Samwu and Imatu represent 96% of municipal workers or 259,123 of the 271,308 local government employees. Govender added that collective agreements on wage curves, increases, and terms and conditions of employment can only be negotiated and concluded with Imatu and Samwu.

The SALGBC and its parties oppose the proliferation of multiple trade unions and employer organisations in local government and urged municipalities to do the same, as this presents a risk of increased industrial action and erosion of stability and destabilisation of centralised collective bargaining arrangements.

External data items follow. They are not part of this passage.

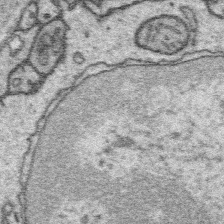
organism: Platynereis dumerilii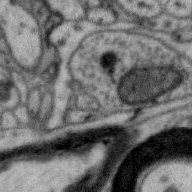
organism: Zebra finch
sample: Brain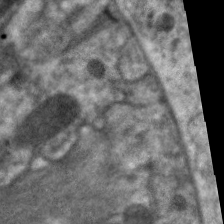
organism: C. elegans
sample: Pharynx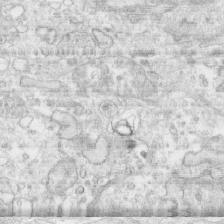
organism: Human
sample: CRL-1474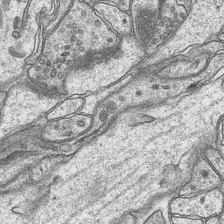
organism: Mouse
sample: CA1 Hippocampus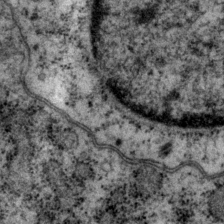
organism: P. pacificus
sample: Pharynx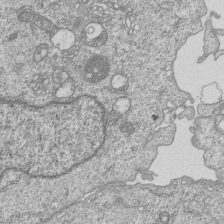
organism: Human
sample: MDA-MB-231 cells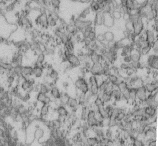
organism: Mouse
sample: Cilia; retinal pigment epithelium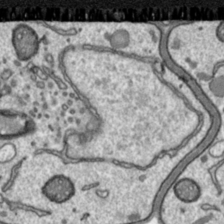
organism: Toxoplasma gondii
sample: Parasites in a vacuole inside a host cell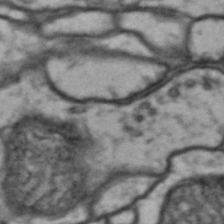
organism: Drosophila
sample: Brain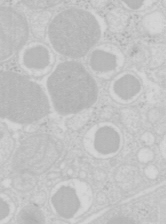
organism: Mouse
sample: Pancreas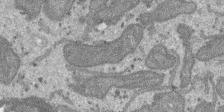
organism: Human
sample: Lung epithelial cells infected with SARS-CoV-2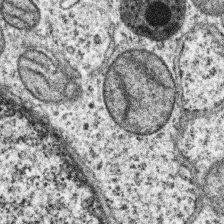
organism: Human
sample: HeLa cells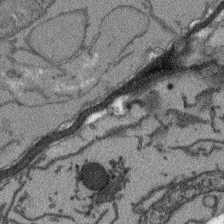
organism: Arabidopsis thaliana
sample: Root tip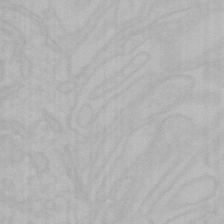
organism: Mouse
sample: Choroid plexus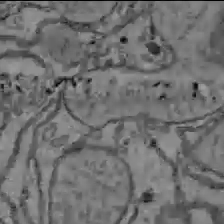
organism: C57BL Mouse
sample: Liver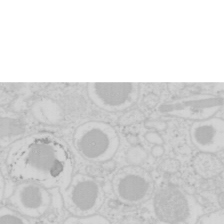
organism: Mouse
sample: Pancreas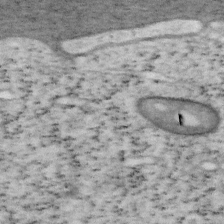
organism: Mouse
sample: OT-I killer T cells with ID8 ovarian cancer cells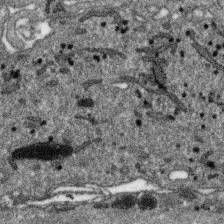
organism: Human
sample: Lung epithelial cells infected with SARS-CoV-2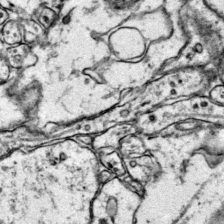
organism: Mouse
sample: Primary visual cortex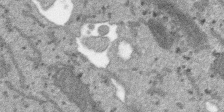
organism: Human
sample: Lung epithelial cells infected with SARS-CoV-2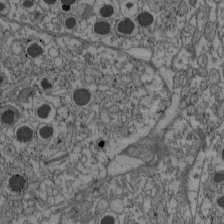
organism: C57BL Mouse
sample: Pancreatic islet

Matusa, Demawusa and Mecsu were established by unionists who broke away from Samwu, largely after Cosatu fired its then-general secretary Zwelinzima Vavi in 2015 and expelled its then-biggest affiliate, the National Union of Metalworkers of SA (Numsa), in 2014. Vavi and Numsa later established Saftu, although they have since fallen out.

Two of the aggrieved unions, Matusa and Mecsu, have dismissed the SALGBC’s move, stating that the 15% threshold applied to every single municipality as a workplace. Kurt Ziervogel, general secretary of Saftu affiliate Matusa, said the threshold referred to by Govender is a national threshold.

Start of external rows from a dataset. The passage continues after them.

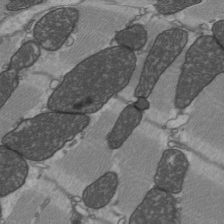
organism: C57BL Mouse
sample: Heart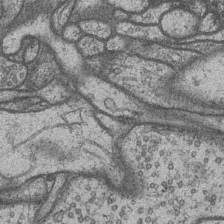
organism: Drosophila
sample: Optic medulla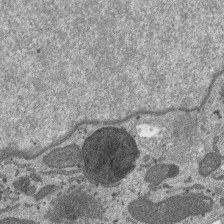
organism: Human
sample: Lung epithelial cells infected with SARS-CoV-2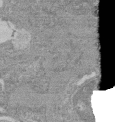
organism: Mouse
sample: Glomerulus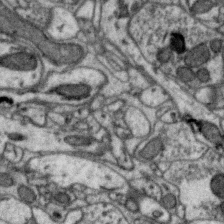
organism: Zebra finch
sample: Brain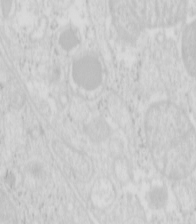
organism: Mouse
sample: Pancreas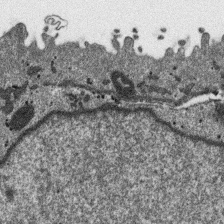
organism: Human
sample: Lung epithelial cells infected with SARS-CoV-2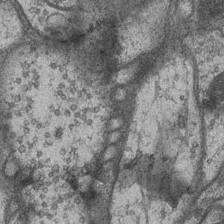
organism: Drosophila
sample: Optic medulla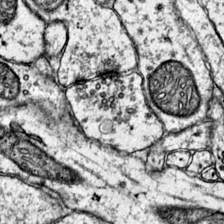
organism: Mouse
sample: Primary visual cortex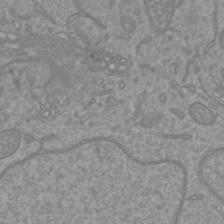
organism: Mouse
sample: Cortical neurons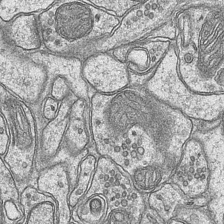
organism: Mouse
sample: CA1 Hippocampus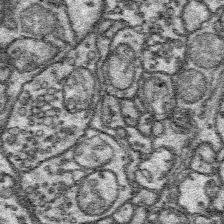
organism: Platynereis dumerilii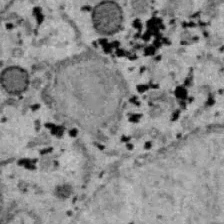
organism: Mouse
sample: Liver from an obese (ob/ob) mouse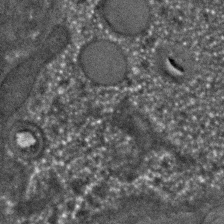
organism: C. elegans
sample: C. elegans embryo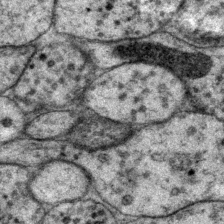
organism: P. pacificus
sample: Pharynx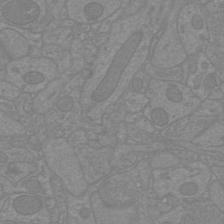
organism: Mouse
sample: Cortical neurons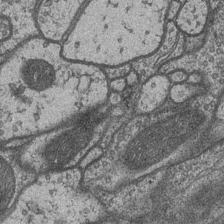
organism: Drosophila
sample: Optic medulla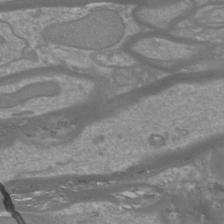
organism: Mouse
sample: Cortical neurons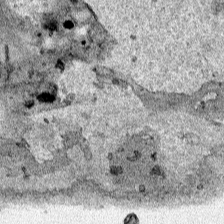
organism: Human
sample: Mitochondria in HCT116 cells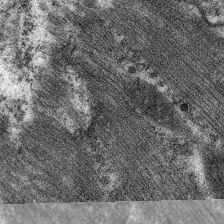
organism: C. elegans
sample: Pharynx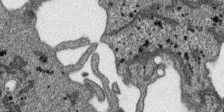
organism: Human
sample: Lung epithelial cells infected with SARS-CoV-2

“Fact is that each municipality is a workplace on its own … The Labour Relations Act (LRA) does not make any reference to unrecognised unions. The act refers to a registered trade union, which Matusa is,” he insisted.

Mecsu general secretary Vukile Mlungwana concurred, adding that the SALGBC’s threshold for a trade union’s rights to conclude agreements on organisational rights is 15% membership falling under its scope, is against the LRA as a scope of the bargaining council is not a workplace.

“Under no circumstances may a municipality justify its decision to deny granting of the organisational rights to a trade union on the basis of proliferation of trade unions,” he explained.

Mlungwana warned the SALGBC to desist from peddling misinformation and confusing municipalities and their employees in order to continue monopolising the sector.

Saftu and its other affiliate in the sector, Demawusa, did not respond to enquiries this week.